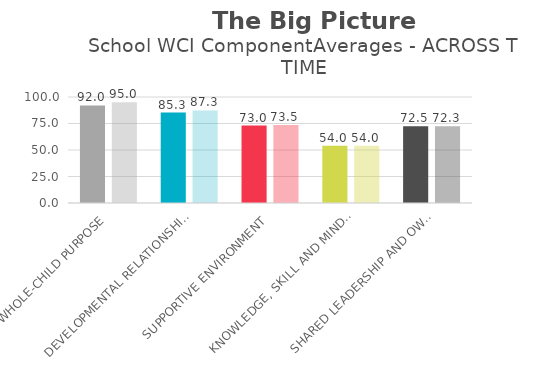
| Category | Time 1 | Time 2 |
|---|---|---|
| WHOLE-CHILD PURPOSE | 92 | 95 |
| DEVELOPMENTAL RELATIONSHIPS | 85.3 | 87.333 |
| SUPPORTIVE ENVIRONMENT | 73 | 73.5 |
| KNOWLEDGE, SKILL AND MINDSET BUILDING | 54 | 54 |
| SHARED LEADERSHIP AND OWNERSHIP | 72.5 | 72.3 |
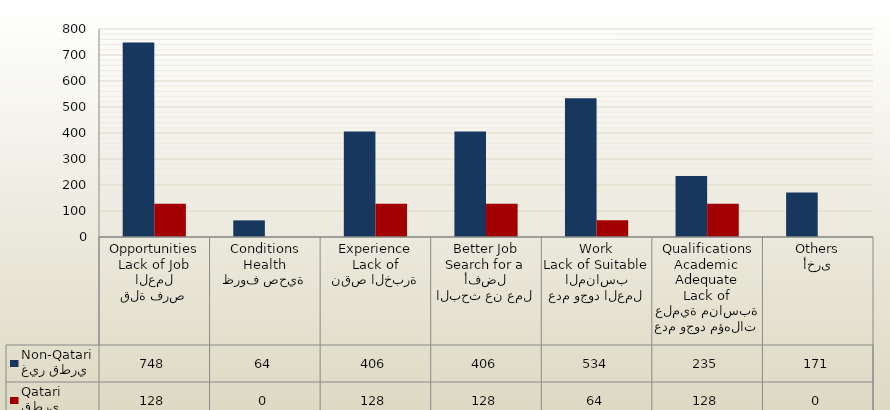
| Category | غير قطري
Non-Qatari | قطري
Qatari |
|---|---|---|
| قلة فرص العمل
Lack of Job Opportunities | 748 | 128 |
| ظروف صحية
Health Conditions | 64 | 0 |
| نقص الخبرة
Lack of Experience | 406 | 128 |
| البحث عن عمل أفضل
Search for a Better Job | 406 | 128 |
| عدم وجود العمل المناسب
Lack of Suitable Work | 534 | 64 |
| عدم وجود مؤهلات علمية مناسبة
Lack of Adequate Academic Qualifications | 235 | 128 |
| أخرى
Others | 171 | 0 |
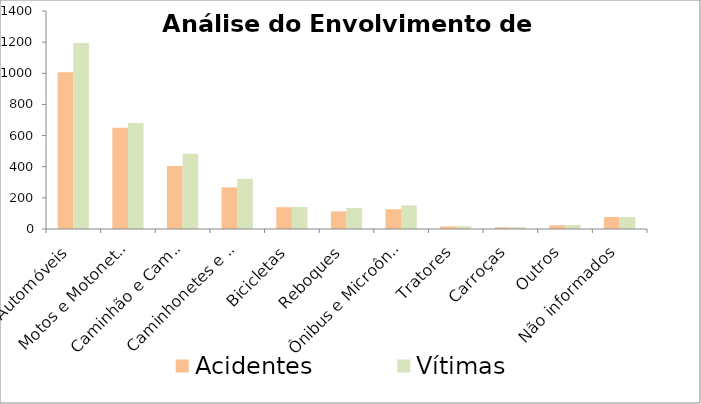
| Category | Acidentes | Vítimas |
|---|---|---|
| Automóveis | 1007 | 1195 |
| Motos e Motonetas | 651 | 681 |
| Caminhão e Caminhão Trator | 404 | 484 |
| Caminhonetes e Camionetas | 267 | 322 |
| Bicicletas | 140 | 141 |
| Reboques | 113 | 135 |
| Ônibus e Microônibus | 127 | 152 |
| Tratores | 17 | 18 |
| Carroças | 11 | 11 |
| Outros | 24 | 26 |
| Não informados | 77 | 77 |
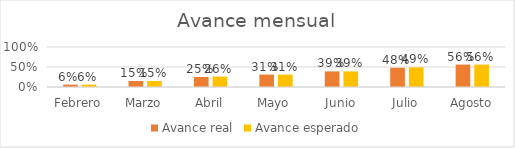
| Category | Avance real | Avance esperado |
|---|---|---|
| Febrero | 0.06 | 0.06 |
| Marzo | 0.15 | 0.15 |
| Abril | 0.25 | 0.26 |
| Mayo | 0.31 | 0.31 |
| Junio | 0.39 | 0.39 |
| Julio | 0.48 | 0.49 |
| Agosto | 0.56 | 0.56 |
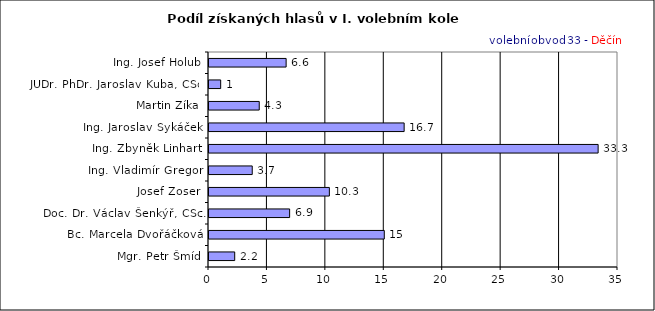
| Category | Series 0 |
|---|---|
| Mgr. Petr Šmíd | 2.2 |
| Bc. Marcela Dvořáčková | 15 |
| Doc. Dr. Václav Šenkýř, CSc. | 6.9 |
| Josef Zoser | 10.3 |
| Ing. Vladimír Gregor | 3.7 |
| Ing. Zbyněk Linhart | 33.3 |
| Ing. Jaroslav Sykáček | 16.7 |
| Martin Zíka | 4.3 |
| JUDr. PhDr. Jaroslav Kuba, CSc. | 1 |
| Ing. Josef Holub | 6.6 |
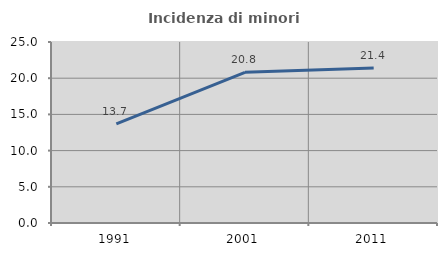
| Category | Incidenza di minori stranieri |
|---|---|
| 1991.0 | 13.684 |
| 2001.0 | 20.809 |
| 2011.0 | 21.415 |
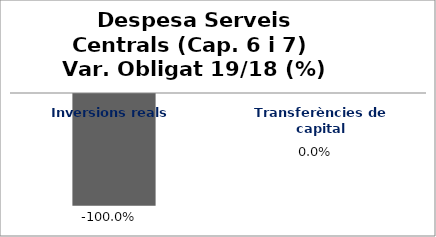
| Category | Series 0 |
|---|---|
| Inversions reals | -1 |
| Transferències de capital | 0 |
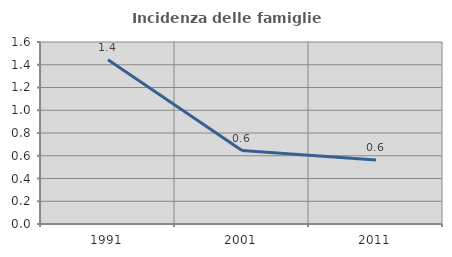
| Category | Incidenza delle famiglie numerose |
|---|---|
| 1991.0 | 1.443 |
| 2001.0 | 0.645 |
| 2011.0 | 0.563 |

───

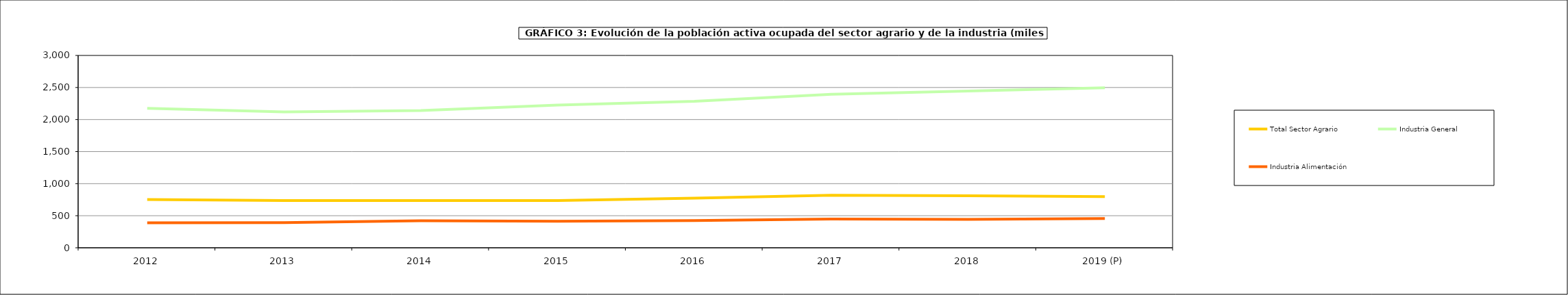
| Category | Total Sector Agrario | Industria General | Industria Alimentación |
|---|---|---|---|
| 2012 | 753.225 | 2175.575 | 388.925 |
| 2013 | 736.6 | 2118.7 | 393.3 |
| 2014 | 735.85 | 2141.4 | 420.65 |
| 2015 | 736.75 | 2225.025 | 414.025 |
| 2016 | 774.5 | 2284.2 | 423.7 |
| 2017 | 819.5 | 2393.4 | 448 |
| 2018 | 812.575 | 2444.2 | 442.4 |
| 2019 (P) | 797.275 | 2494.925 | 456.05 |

───

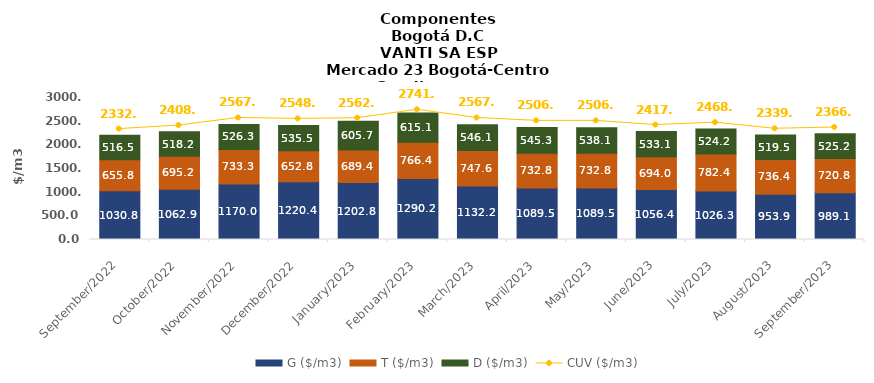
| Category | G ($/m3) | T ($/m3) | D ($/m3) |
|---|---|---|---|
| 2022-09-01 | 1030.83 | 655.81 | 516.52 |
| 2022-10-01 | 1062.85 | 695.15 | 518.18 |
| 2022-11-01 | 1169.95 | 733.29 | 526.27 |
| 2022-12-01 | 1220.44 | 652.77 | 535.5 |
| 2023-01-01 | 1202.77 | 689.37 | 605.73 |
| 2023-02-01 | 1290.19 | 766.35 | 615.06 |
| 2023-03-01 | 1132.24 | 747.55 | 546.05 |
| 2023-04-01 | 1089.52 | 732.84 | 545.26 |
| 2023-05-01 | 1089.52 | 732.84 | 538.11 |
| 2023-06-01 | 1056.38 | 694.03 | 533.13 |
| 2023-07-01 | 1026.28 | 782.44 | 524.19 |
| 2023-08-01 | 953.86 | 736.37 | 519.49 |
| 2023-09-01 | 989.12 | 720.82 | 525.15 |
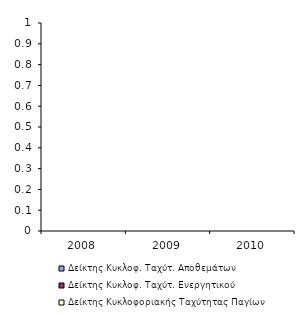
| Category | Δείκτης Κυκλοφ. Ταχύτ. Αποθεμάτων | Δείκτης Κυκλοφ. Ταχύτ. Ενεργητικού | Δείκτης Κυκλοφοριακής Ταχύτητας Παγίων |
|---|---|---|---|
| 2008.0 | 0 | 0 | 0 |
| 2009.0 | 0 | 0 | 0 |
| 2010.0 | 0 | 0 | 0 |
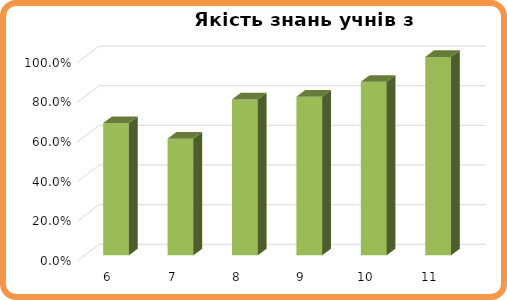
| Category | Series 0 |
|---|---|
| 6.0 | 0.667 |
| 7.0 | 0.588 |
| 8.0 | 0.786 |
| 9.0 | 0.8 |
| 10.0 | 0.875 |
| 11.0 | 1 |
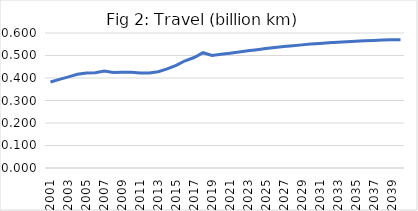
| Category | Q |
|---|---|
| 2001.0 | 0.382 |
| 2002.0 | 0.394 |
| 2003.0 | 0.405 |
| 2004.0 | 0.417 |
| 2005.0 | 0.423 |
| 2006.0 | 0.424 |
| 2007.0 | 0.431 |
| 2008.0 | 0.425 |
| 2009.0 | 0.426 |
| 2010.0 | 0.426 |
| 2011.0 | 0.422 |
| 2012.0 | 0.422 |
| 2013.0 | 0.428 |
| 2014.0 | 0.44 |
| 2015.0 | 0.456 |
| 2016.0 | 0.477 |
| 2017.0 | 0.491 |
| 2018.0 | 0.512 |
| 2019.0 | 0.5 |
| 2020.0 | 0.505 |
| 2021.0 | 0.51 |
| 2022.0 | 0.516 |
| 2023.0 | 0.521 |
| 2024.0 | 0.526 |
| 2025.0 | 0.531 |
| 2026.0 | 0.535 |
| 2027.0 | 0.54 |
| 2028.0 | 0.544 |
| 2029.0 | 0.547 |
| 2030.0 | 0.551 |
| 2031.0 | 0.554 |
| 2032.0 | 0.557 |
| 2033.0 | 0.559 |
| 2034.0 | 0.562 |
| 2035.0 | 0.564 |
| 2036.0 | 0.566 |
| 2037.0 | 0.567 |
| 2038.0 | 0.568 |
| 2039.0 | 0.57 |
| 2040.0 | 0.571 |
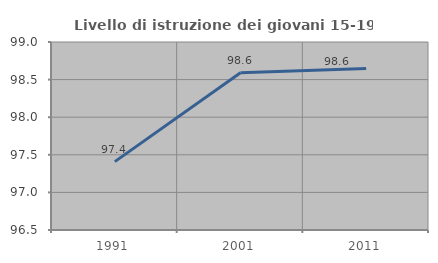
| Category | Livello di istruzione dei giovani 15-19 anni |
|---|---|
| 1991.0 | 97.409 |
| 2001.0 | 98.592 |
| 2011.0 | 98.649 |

───

▸ **ACTIVITY**
Copy out every line in the listing where the word "وجود" appears.

▸ **OUTPUT**
| عدم وجود العمل المناسب
| عدم وجود مؤهلات علمية مناسبة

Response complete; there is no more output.